Events in August, which happened to coincide with Ramadan in 2011, were a watershed moment for the Assad regime. Early that month Western powers raced to declare the regime illegitimate and openly demand that it step down. At the same time, the start of the holy month witnessed an escalation in the frequency and intensity of the popular demonstrations, which were now being held daily instead of once a week. Finally, the regime itself had decided to enter the army and its tanks into the conflict, a move that saw horrendous massacres committed in Hama, Homs, Rastan, Talbeesa, Jisr al-Shughour and Boukamal. A key consequence of the army’s involvement was a rise in the number of desertions and the creation of what came to be known as the Free Syrian Army, which became a key player in the conflict.

Taken together these developments brought an end to friendly relations between Ankara and Damascus. Multi-dimensional ties, nurtured at great cost by both sides over many years, were now broken. Following the intervention of the Syrian army, the sharp criticisms voiced by Prime Minister Recep Tayyip Erdogan and his foreign minister, Ahmet Davutoglu, in the early months of the uprising turned into outright condemnation and calls for Bashar Assad to step down.

Syrian protestors in many areas of the country, faced with the brutality of Assad’s forces and the paramilitary gangs of the shabiha, rested their hopes on Turkey’s ability to find a solution. At one point, Turkish officials spoke of the possibility of creating a demilitarized zone on the border to protect civilians and army deserters. Nothing came of it, and demonstrators vented their frustration in posters and chants. Effective Turkish support for the popular revolution was confined to hosting a number of conferences for the opposition and sheltering activists and deserters fleeing Syrian territory, as well as tens of thousands of civilian refugees currently housed in tents on the Turkish side of the border.
So what changed in the months that followed? In this article we will examine the interrelated internal and external factors behind Turkey’s hesitancy over the crisis in Syria.

The Kurdistan Workers’ Party (PKK)

According to leaked reports - mostly by the Turkish government itself - a number of direct meetings between leaders of the PKK and Turkish officials were held in Oslo in the first half of 2010 to explore the possibility of a peaceful solution to the Kurdish problem in Turkey. Following the last meeting in May 2010, the secret talks between the two parties came to an abrupt end and the Kurds aligned themselves with the rejectionist stance of PKK leader Abdullah Ocalan, who is held in an isolated island prison off the coast of Istanbul. The months that followed saw an escalation of military operations by the PKK against the Turkish army and an equal upswing in Turkish reprisals against Kurdish fighters, not to mention a huge wave of arrests directed against civil society organizations associated with the PKK. Lawyers and intellectuals were among those arrested and charged with abetting terrorist activities.
The military operations mounted by the PKK took a more serious turn following the start of the revolution in Syria. Kurdish fighters managed to kill a number of Turkish soldiers in a wave of well-planned assaults that whipped up ultra-nationalist sentiments in Turkey. The far right started to bang the drums of war.

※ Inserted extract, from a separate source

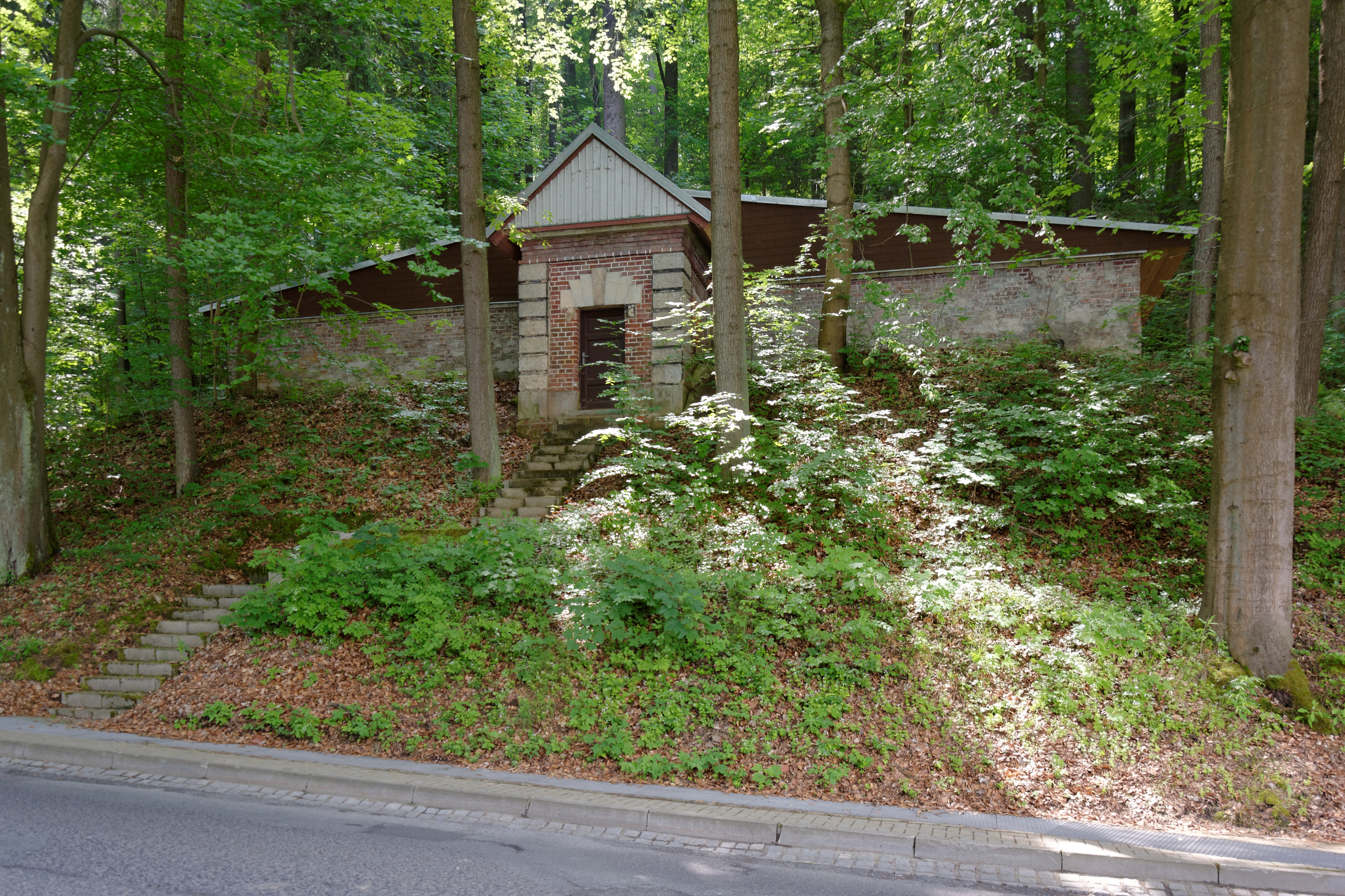 Mariánské Lázně, pramen Hamelika.

At the same time, the Iranian branch of the PKK (or the PJAK) announced that it was suspending all military operations against Iran’s armed forces.

The head of the PKK in Syria, Saleh Muslim, returned to Damascus. Long pursued by the Syrian security agencies, he had lived for years in the Qandil Mountains in the far north of Iraq. It was said that a deal had been struck between the Kurdish party and the Syrian regime, marking a resumption of relations that had been suspended for thirteen years, since Ocalan’s expulsion from Damascus in the autumn of 1998, following threats of reprisal against Syria from the Turkish army. In this new deal, the Syrians would allow the Democratic Union Party (the PKK’s Syrian organization) to operate freely in the Kurdish regions (Jazira, Ain al-Arab and Afrin as well as the large urban communities of Aleppo and Damascus) and to recruit new fighters for their training camps in the Qandil Mountains. In return, the PKK would dissuade Syrian Kurds from participating in the revolutionary movement that sought to bring down the regime.

The concessions granted to the PKK limited to the recruitment of new fighters. The promise of  ‘self rule’ meant that the PKK was permitted to elect popular representative bodies in the major Kurdish cities and regions, transforming the party into a parallel regional government that took on some of the state’s responsibilities in the provinces. They even opened cultural centers to teach the Kurdish language. For a Baathist regime that has always denied the existence of non-Arab citizens in Syria, refused citizenship to hundreds of thousands of Kurds and other minorities, parceled off and isolated regions with a Kurdish majority, persecuted their political parties and outlawed their language, this was certainly an astonishing precedent. The regime was being pragmatic, though. Its priority was to keep the revolution within the Sunni-Arab areas where it would be easier to contain and suppress without fear of opposition by foreign powers preoccupied with the issue of religious and sectarian minorities in Syria.

From the Turkish point of view, specifically the escalation in PKK attacks on the Turkish army, this Syria-PKK deal only further ramped up the tension. Prior to this Turkey had enjoyed two years of peace, enough to relieve military and judicial pressure on the politicians and leave Erdogan free to pursue his dream of disarming the PKK and incorporating them into political life, which was at the heart of the secret talks in Oslo. Following his economic and diplomatic achievements Erdogan was hoping to institute a new, civil constitution that would change the nature of Turkish politics. It was what he had promised voters, but now the Syrian crisis was threatening to consign such ambitions to the distant future.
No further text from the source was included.